Monday, Jan. 04, 1993

The Best of 1992

The Kentucky Cycle

These nine plays spanning seven hours -- and two centuries -- aspire to nothing less than a history of America, mythic in scale yet humbly rooted in the evolving fate of the same few hundred acres of Kentucky. Playwright Robert Schenkkan proves a spectacularly vivid revisionist, underscoring the violence, exploitation, multiracial antagonism and unchecked injustice of our past. Produced at Seattle's Intiman Theater and Los Angeles' Mark Taper Forum, this was the first Pulitzer Prize drama not seen in New York City and is thus a triumph for all regional theater.

Conversations with My Father

His pal Bob Fosse gave Herb Gardner the nickname Whimsy. But Gardner, 58, reveals a far deeper writer in this story of a Jewish barkeep in Lower Manhattan who is sure that success will come from assimilation, endless self- reinvention and unstinting faith in the American Dream. The tale, narrated by a once rebellious son who is now himself a rebelled-against father, came from Seattle Repertory Theater to Broadway.

The Destiny of Me

Larry Kramer earned an Oscar nomination for his 1969 screenplay Women in Love, then co-founded Gay Men's Health Crisis and the radical Act Up. Onstage, he retold his life in The Normal Heart (1985) and resumed it in this off-Broadway stunner. Jonathan Hadary gave the performance of the year, balancing titanic rage, puckish mockery and suppressed self-pity.

Angels in America

Towering over Tony Kushner's 7 1/2-hour epic about gay liberation, AIDS and the Reagan era was a wall like the facade of some government colossus, already cracked and waiting to split open. It did -- to reveal an avenging angel that was just one of the acts of theatrical and metaphysical daring in this brilliant if roughhewn jumble of politics, fantasy and farce.
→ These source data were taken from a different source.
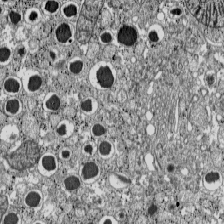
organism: C57BL Mouse
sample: Pancreatic islet
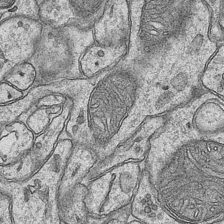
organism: Mouse
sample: CA1 Hippocampus
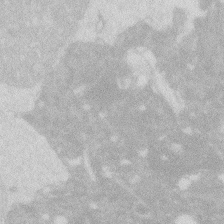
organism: Zebrafish
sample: Macrophage
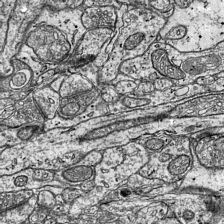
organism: Mouse
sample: Visual Cortex
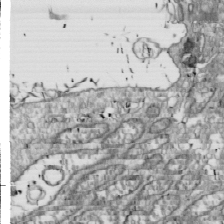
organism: Drosophila
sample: Cell division; meiosis; drosophila spermatocytes
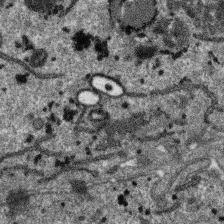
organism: Human
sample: Lung epithelial cells infected with SARS-CoV-2
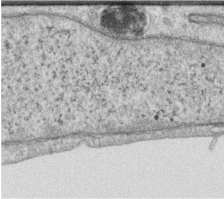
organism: Human
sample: Centriole in RPE cells
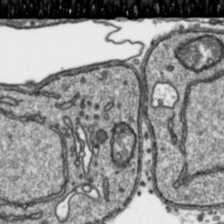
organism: Toxoplasma gondii
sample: Parasites in a vacuole inside a host cell
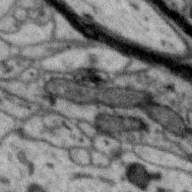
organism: Zebra finch
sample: Brain
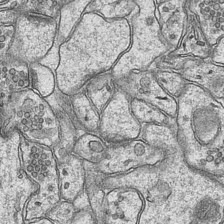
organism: Mouse
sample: CA1 Hippocampus
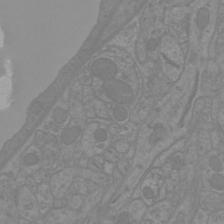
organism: Mouse
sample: Cortical neurons
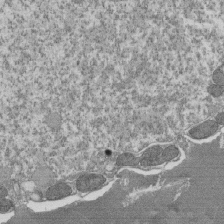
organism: Tetrahymena
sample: Cilia in tetrahymena
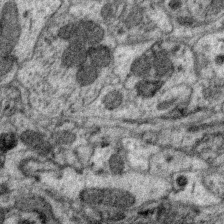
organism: Zebra finch
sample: Brain
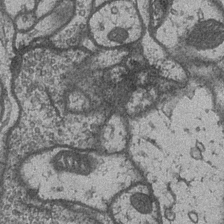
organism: Drosophila
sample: Optic medulla
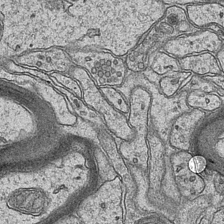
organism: Mouse
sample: CA1 Hippocampus
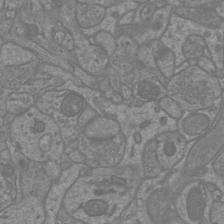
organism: Mouse
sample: Cortical neurons
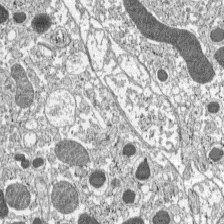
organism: C57BL Mouse
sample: Pancreatic islet
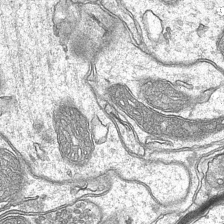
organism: Mouse
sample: CA1 Hippocampus
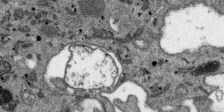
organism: Human
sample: Lung epithelial cells, uninfected (mock) control
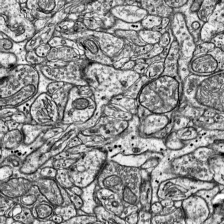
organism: Mouse
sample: Visual Cortex
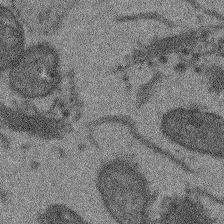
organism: Arabidopsis thaliana
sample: Root tip
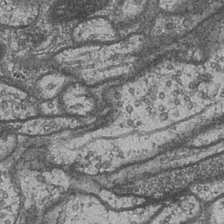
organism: Drosophila
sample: Optic medulla
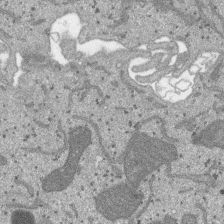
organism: Human
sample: Lung epithelial cells infected with SARS-CoV-2
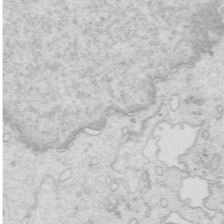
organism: Mouse
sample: Multiciliated cells
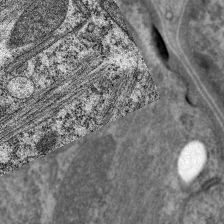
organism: C. elegans
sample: Pharynx
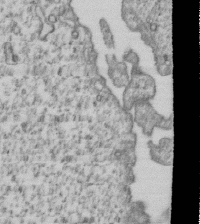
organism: Human
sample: MDA-MB-231 cells
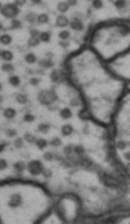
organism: Drosophila
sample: Brain
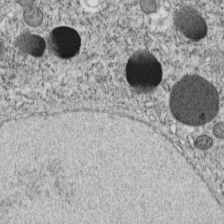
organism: C. elegans
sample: C. elegans embryo early stage
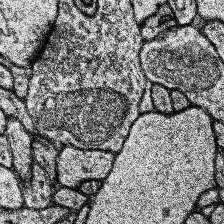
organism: Human
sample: Temporal Lobe
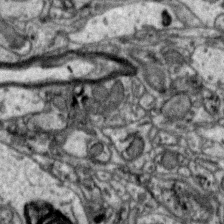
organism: Zebra finch
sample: Brain
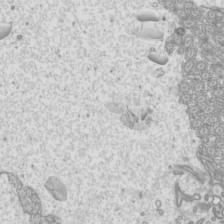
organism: Mouse
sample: Cilia; mouse epididymis
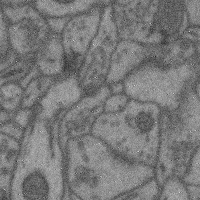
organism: Mouse
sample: Cerebral cortex
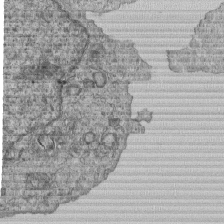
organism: Human
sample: MDA-MB-231 cells
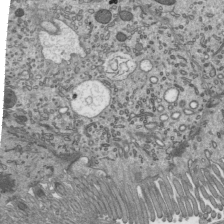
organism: Mouse
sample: Mouse epididymis efferent ductule cilia
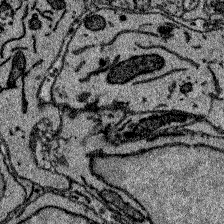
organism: Zebrafish
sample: Larval olfactory bulb
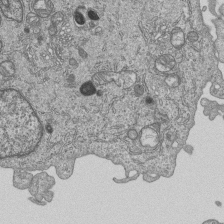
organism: Human
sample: MDA-MB-231 cells
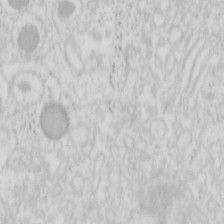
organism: Mouse
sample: Pancreas

The full Angels debuted memorably at Los Angeles' Mark Taper Forum, starring Ron Leibman as Republican dealmaker Roy Cohn.

Spic-O-Rama

John Leguizamo gave himself an acting tour de force as all six members of a troubled Hispanic family, from nerdy schoolboy Miggy to bone-dumb Desert Storm veteran Crazy Willie to their amiably lowlife mother Gladyz, in hilarious monologues that moved beyond performance art to become a true and deeply moving play. The production by Chicago's Goodman Theater transferred to off- Broadway.

Guys and Dolls

The greatest of Broadway musicals was exuberantly revived there as a color- drenched, clownish yet passionate paean to a big-city zest and vitality that no longer exist, and probably never did. Faith Prince's Miss Adelaide was the year's musical highlight.

Jake's Women

Alan Alda's unsinkable niceness tempered Neil Simon's unyielding self- criticism in a surprisingly funny and engrossing play about a writer who prefers to deal with people as characters inside his head, so he can summon, alter or dismiss them at will.

Oleanna

, Liberals think it's about sexual harassment. Conservatives are sure it's about intellectual terrorism. Even Playbill splits the difference: half the front covers put a bull's-eye on the haughty college professor, the other half on his dim, dogmatic female student. Playwright David Mamet's off-Broadway zinger holds a mirror up to muddled modern life.

Two Shakespearean Actors

Richard Nelson's quasi-historical piece about competing 19th century acting troupes, one led by a Briton and the other by an American, had moody staging by Jack O'Brien, three superb performances (by Brian Bedford, Victor Garber and Zjelko Ivanek) and an unjustly brief life on Broadway.

10

Inspecting Carol

With a plot from Gogol and a play-within-a-play fiasco as funny as in Nicholas Nickleby, artistic director Daniel Sullivan and the actors of Seattle Repertory Theater hilariously send up censorship controversies, the regional- theater movement's fear of the National Endowment for the Arts and the widespread, pathetic dependence on A Christmas Carol as a holiday cash cow.

. . . AND THE WORST

Crazy for You

The Tony winner for Best Musical was a dull disappointment, hitching beloved Gershwin songs and sprightly choreography to a slow narrative, undefined characters and blah performances. It reveled in the adolescence that the American musical outgrew.